Architectural fragment, Cashel, Co. Tipperary
Co. Tipperary |
Ritual/Ceremonial
Cashel is a town accustomed to grand gestures in stone, most of them visible from a considerable distance.
But tucked into the lower courses of the northeast boundary wall of St. John's graveyard is something far quieter: a small limestone fragment, roughly 38 centimetres by 16, carved with a scroll motif and mortared into the wall's internal face almost as an afterthought. It is the kind of thing that rewards a slow walk along the boundary rather than a glance from the gate.
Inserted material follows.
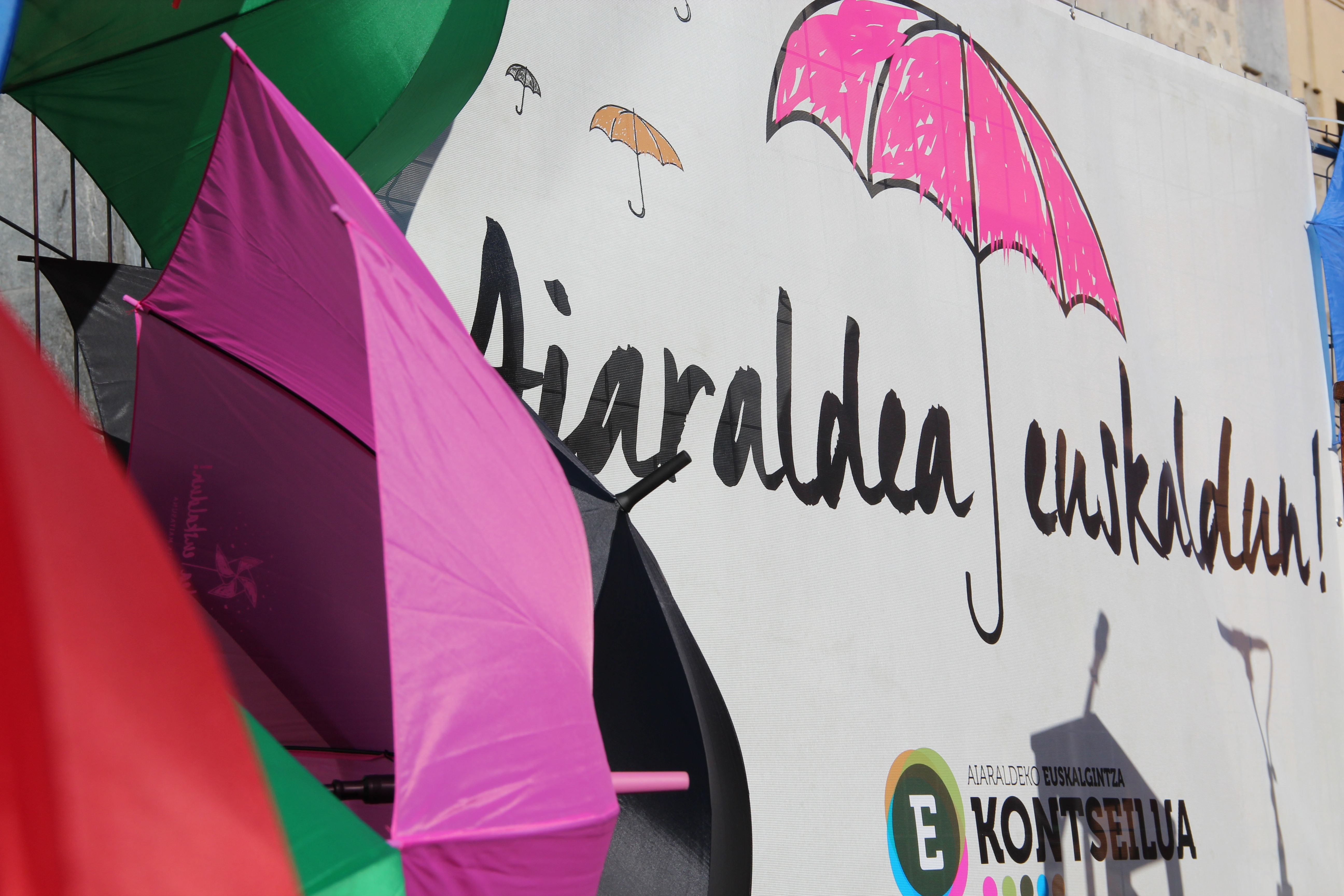 2016 Aiaraldea Euskararen Eguna Amurrion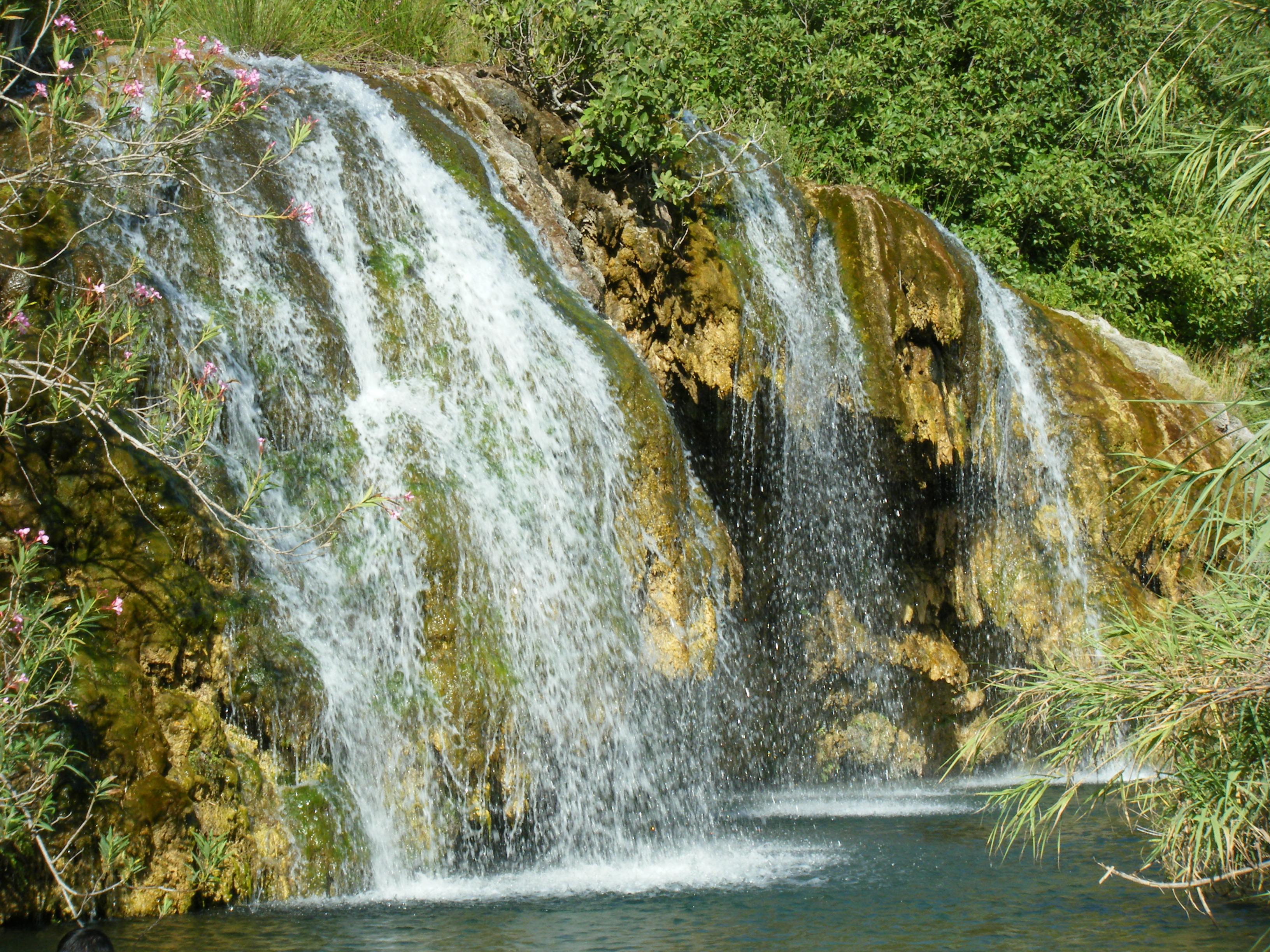 Paraje Natural sita en el Parque Natural Chera-Sot de Chera (Valencia, España) en el que poder disfrutar de unas vistas maravillosas

The fragment is thought to have come originally from a medieval church that once stood on the site now occupied by St. John's Church of Ireland Cathedral. Wall monuments, which were carved commemorative panels set into the interior walls of churches, were common features of medieval ecclesiastical buildings, and the scroll decoration on this piece is consistent with that tradition. At some point, the stone was displaced from its original context and reused as building material in the graveyard wall, a fate that was not uncommon for carved stonework when older structures were demolished, modified, or simply fell into ruin. The practice of incorporating earlier carved stones into later masonry is sometimes called spolia, and it has the odd effect of preserving fragments that might otherwise have been lost entirely, even if it removes them from their original meaning and setting.